Vi è poi il grande tappeto che sembra essere stato oltremodo utilizzato, sottoposto a una serie di trattamenti che, se leggo bene, hanno cercato di trasformarlo in un quadro. 

Il concetto di quadro, inteso come opera pittorica, sembra essere un’area di destinazione del lavoro attraverso il quale Zijad Ibrahimovic sta in relazione con la realtà. Le lamelle di metallo ossidato diventano un quadro minimale; i listelli di vetro, legno, carta e cartone disposti verticalmente e fissati con spilli e chiodini vogliono creare un quadro dedicato alla vibrazione di alcune tonalità di grigio, verde e marrone; anche la disposizione di brandelli di tettoia , con un piglio che attinge pesantemente alla tradizione linguistica dell’arte povera, sembrano volersi proporre a noi fruitori come una peculiare tipologia di quadro. 

E il quadro è, a sua volta, un oggetto, una cosa, come se l’artista ambisse, attraverso il lavoro di formalizzazione che vediamo compiersi diversamente nel cortometraggio e nei lavori plastici, approdare a una nuova dimensione, misura e natura oggettuale e, così, a una nuova vita. 
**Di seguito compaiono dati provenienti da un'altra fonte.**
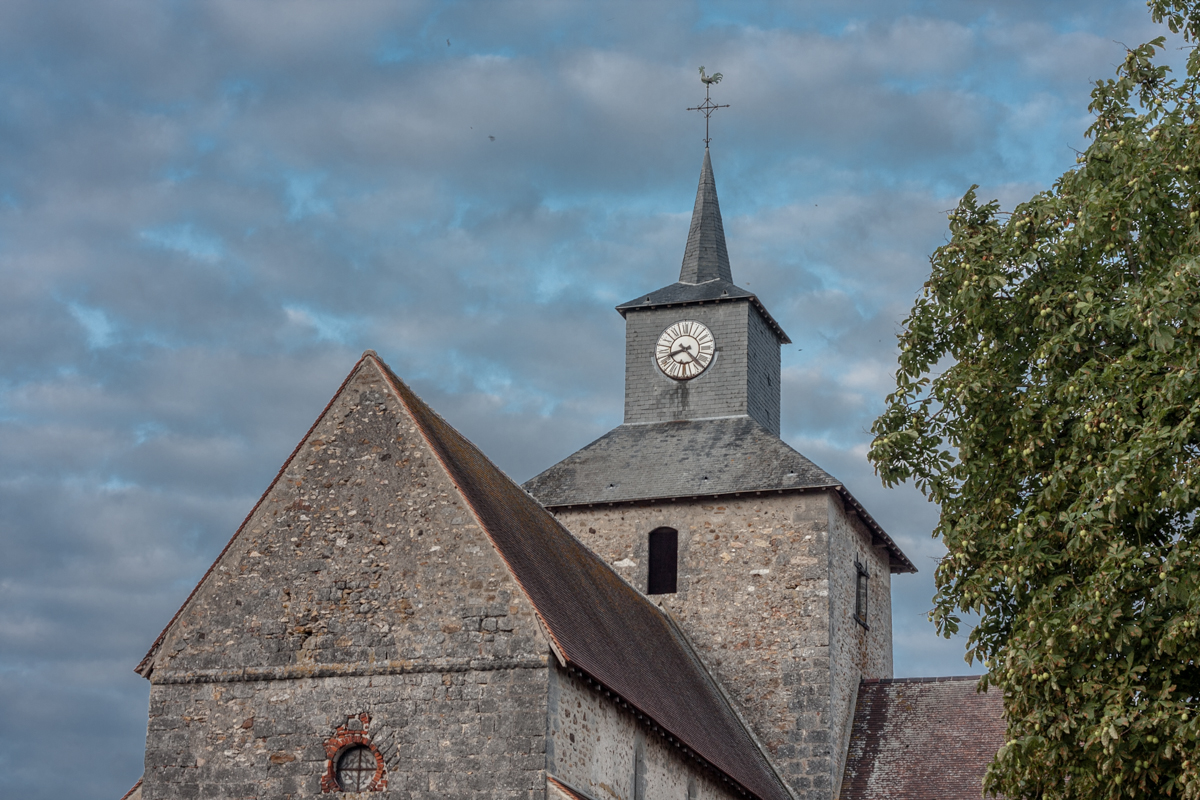 Vert-Toulon, Champagne-Adernne. France.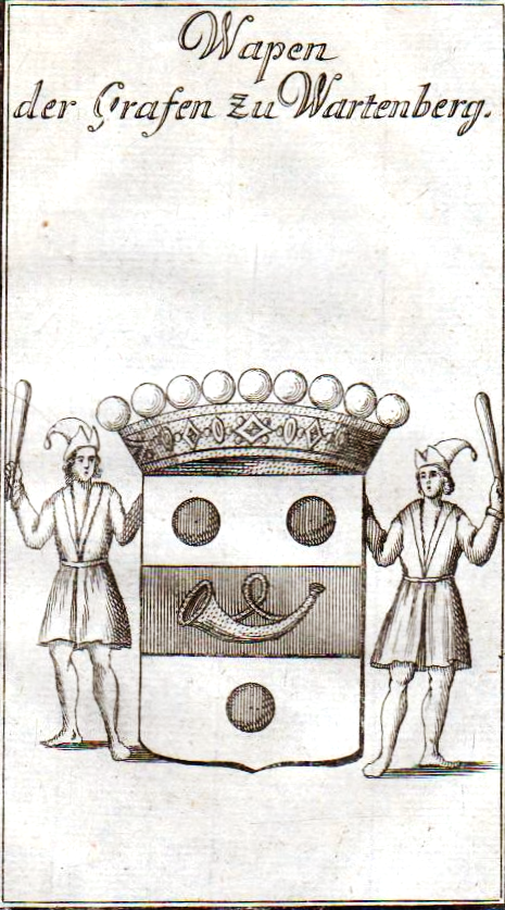 Wappen der Reichsgrafen von Wartenberg (seit 1699) aus dem Hause Kolb von Wartenberg, königlich preußische General-Erbpostmeister (seit 1702; dafür das goldene Jagdhorn (Posthorn) als „Wappenbesserung“)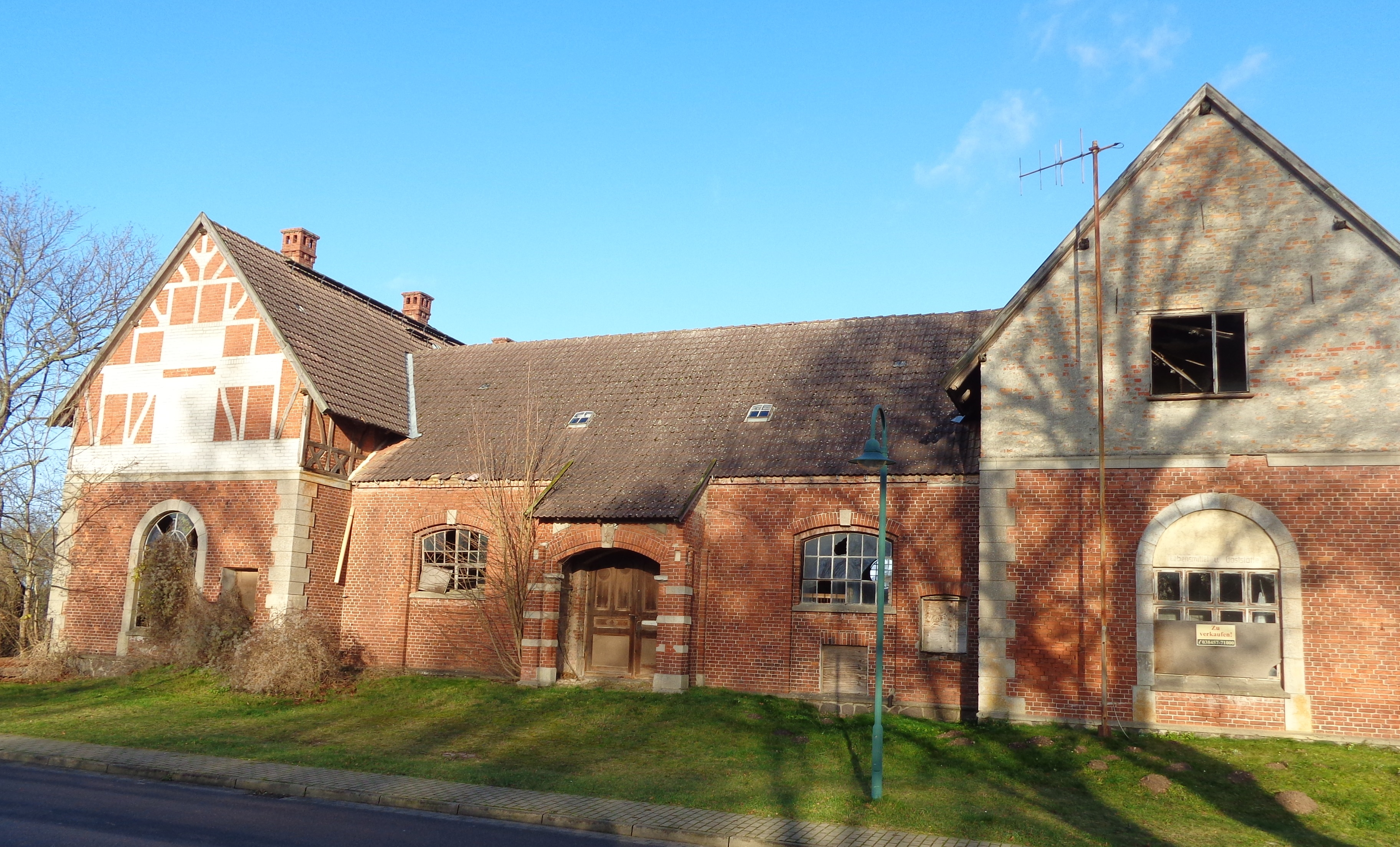 Ehemaliger Marstall von Schloss Dobbin.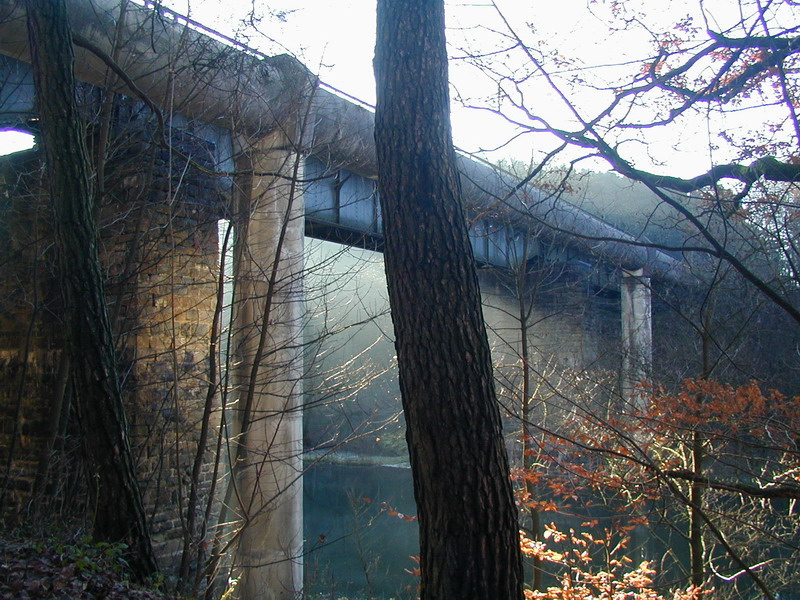 Die Eisenbahnbrücke über die Staustufe Dahlhausen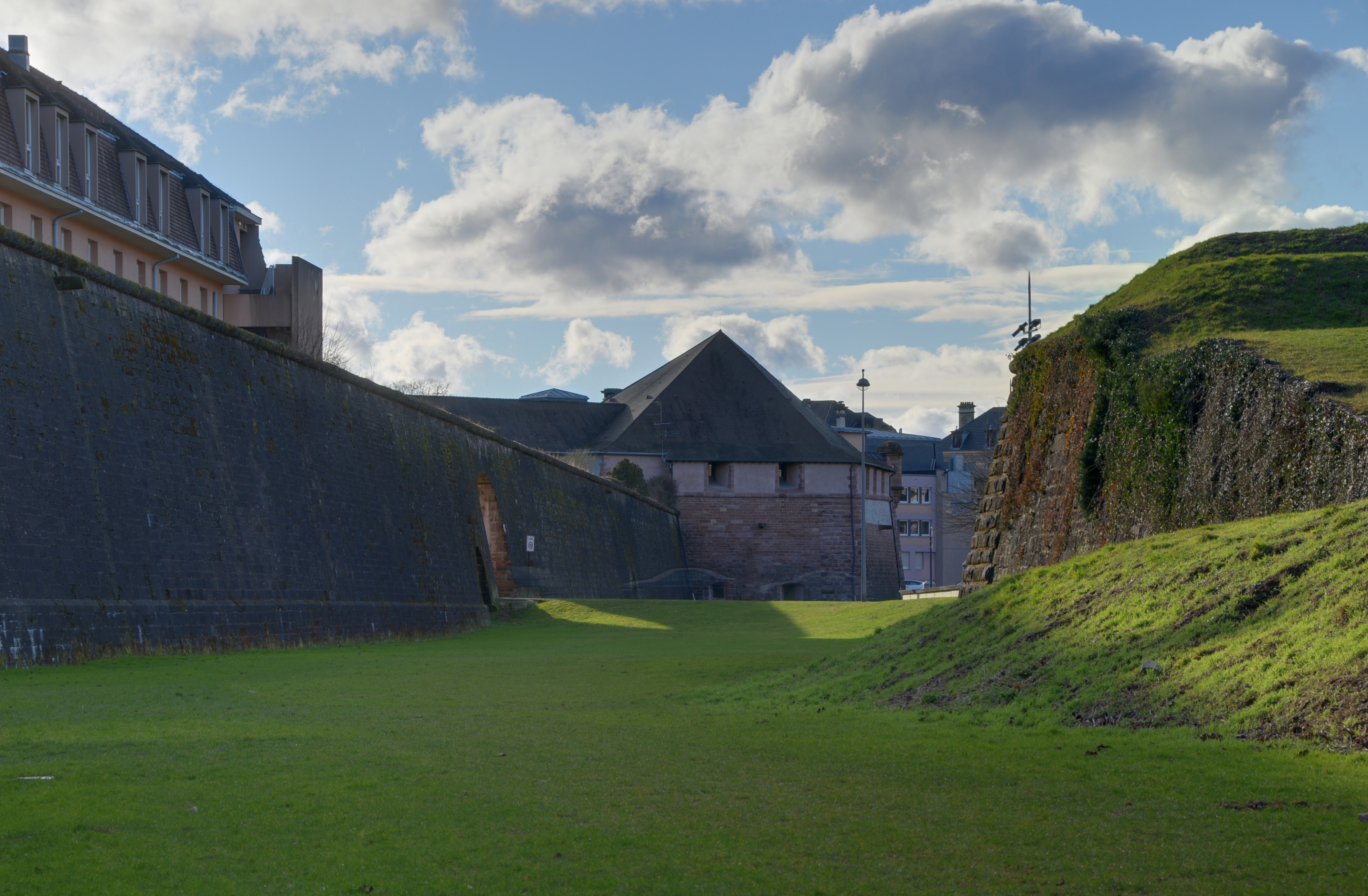 Entrée nord de la vieille ville de Belfort (HDR).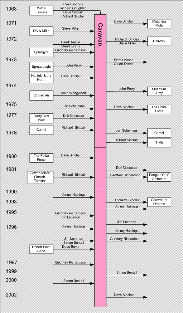 Bezettings wijziging van de band Caravan. zie Caravan (band) eigen werk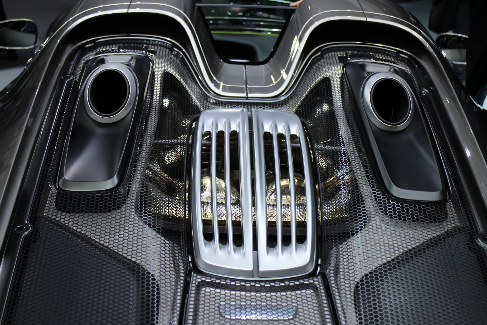 IAA 2013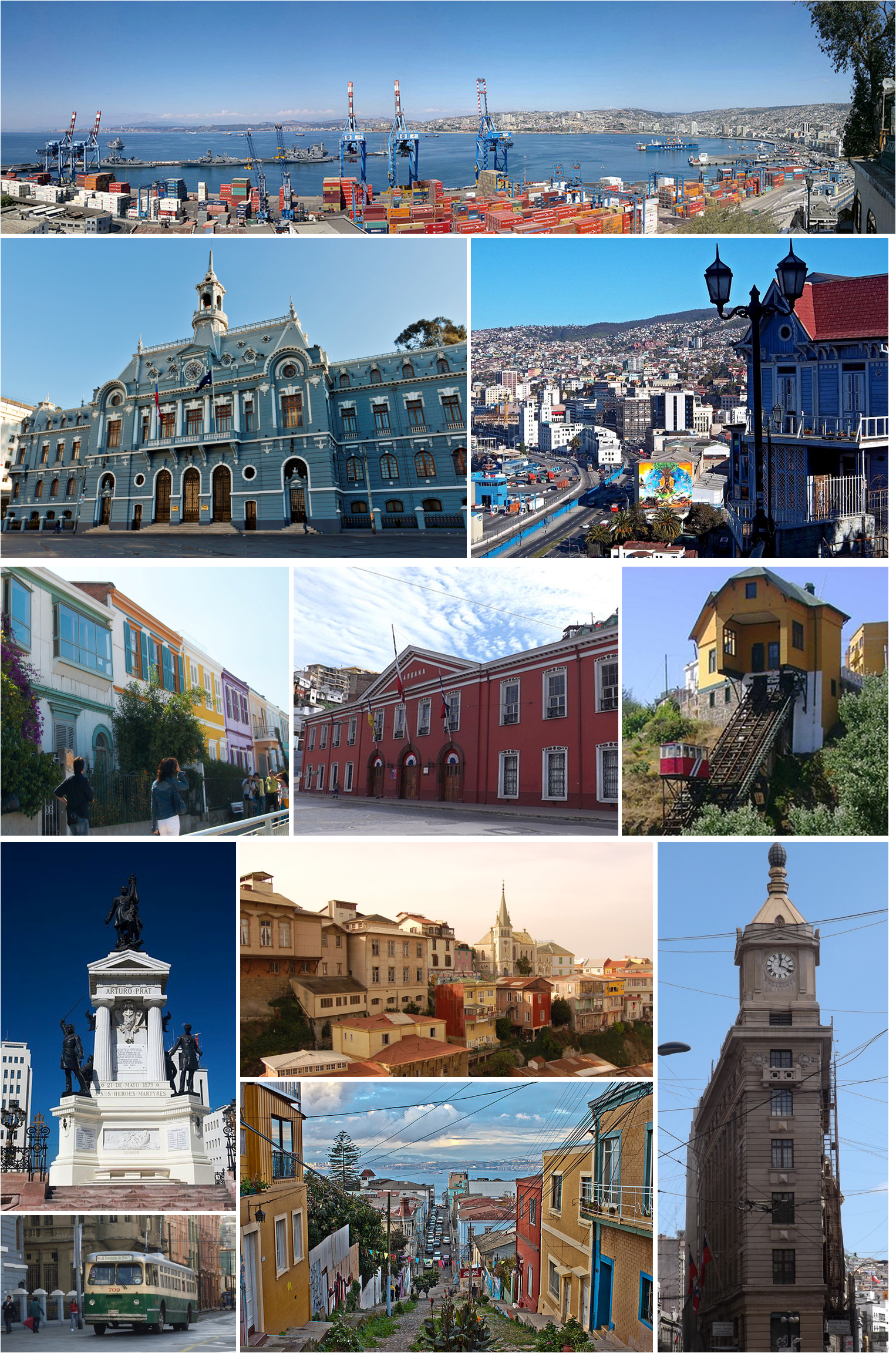 montaje de imágenes de la ciudad de Valparaíso Trabajo derivado de: Valparaíso panorámica Cerro Concepcion Comandancia Armada Valparaíso Sector Bancario de Calle Prat Reloj Turri Valparaíso - 20081207-48 Casona Artillería Nº 156 Ascensor Barón 1 Valparaíso - 20081207-46 Trolley en Valpo Color Templeman Aduana Valparaiso-Vista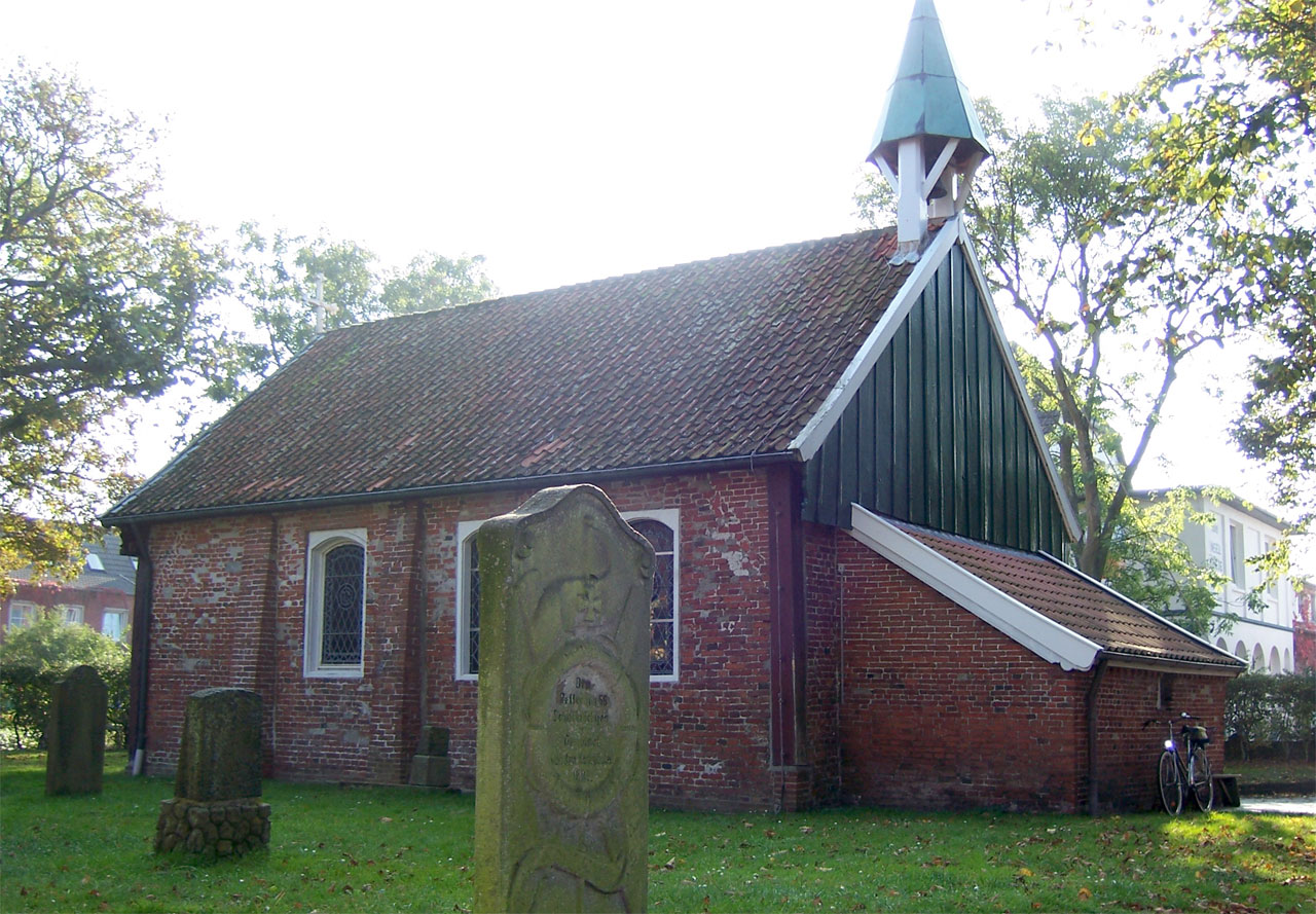 Nordseeinsel Spiekeroog. Alte Inselkirche von 1696 (ev.-luth.)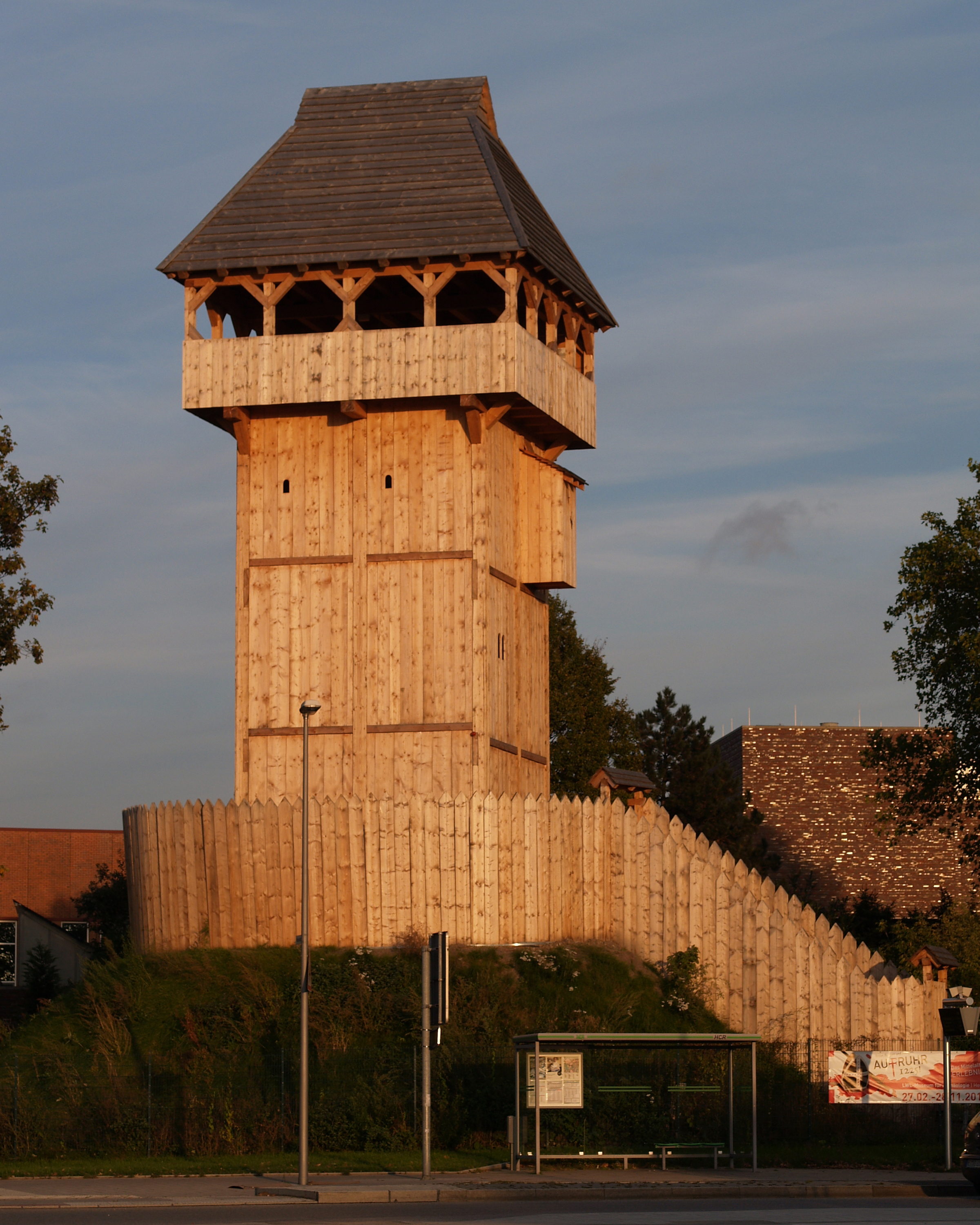 Beispiel einer Turmhügelburg (Motte) im Westfälischen Museum für Archäologie in Herne zur Ausstellung AufRuhr 1225!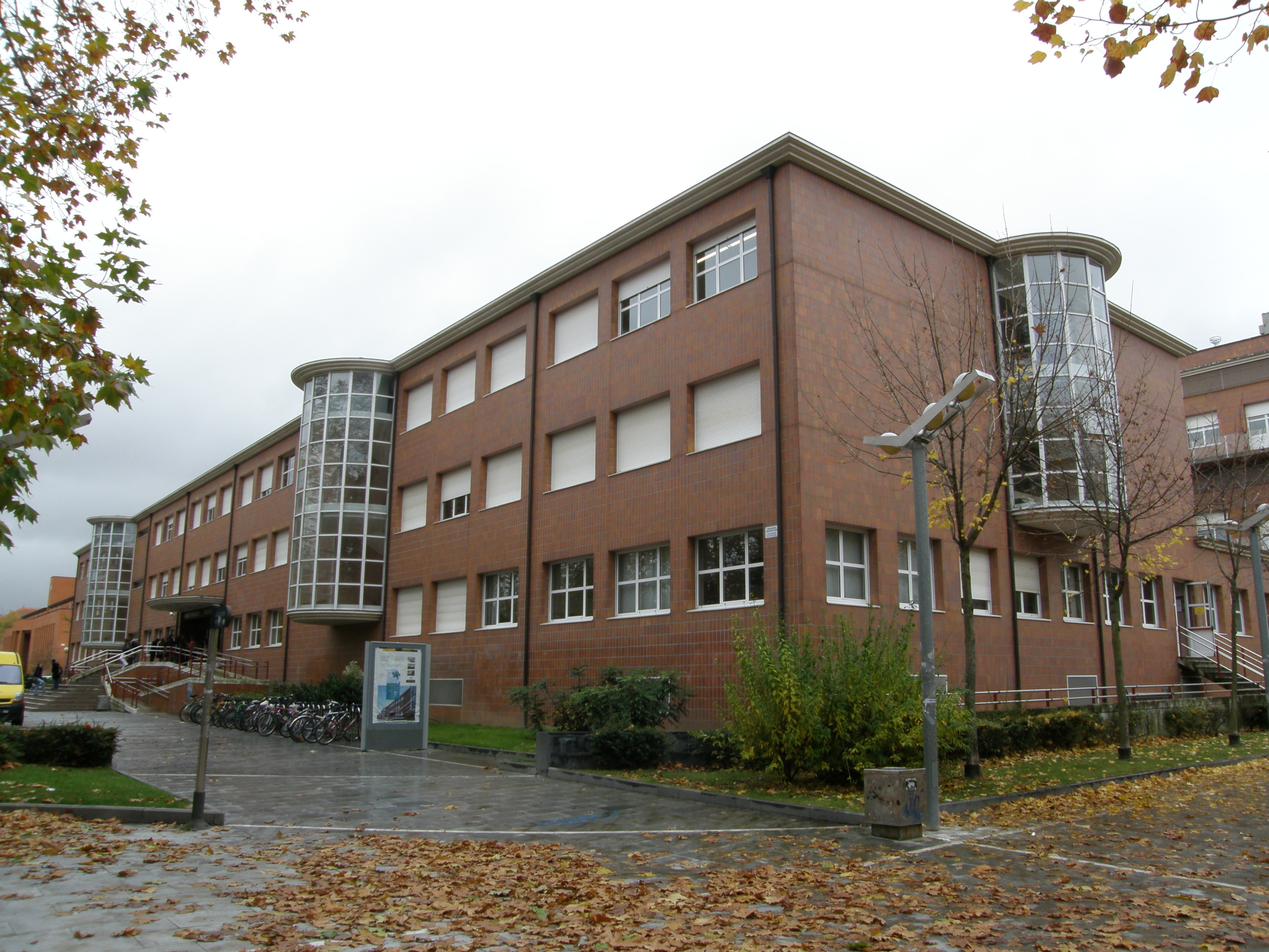 Fachada norte de la Facultad de de Farmacia de Vitoria-Gasteiz (Espapña).

Tutti questi passaggi sono la linfa e il frutto di un afflato drammaturgico ed è in questo senso che accolgo la confessione con la quale l’artista mi esprime di volere attribuire al nero la funzione di contribuire alla costruzione del tessuto drammaturgico del proprio lavoro. Se quindi l’identità cromatica di tale strumento si radica nella storia dello sguardo che ha vissuto alcune forme di sedimentazione della morte, trasferendosi nel processo di formalizzazione il nero diventa uno strumento vitale, un modo per circoscrivere e limitare il punto di vista sulla realtà così come lo sono le vibrazioni cromatiche dei verdi, grigi, delle ruggini di altri lavori e così come, nel cortometraggio, il movimento della camera viene utilizzato per generare il senso del tempo specificamente necessario nella descrizione di una ben definita e circoscritta realtà territoriale: la valle in cui è sita Acquarossa.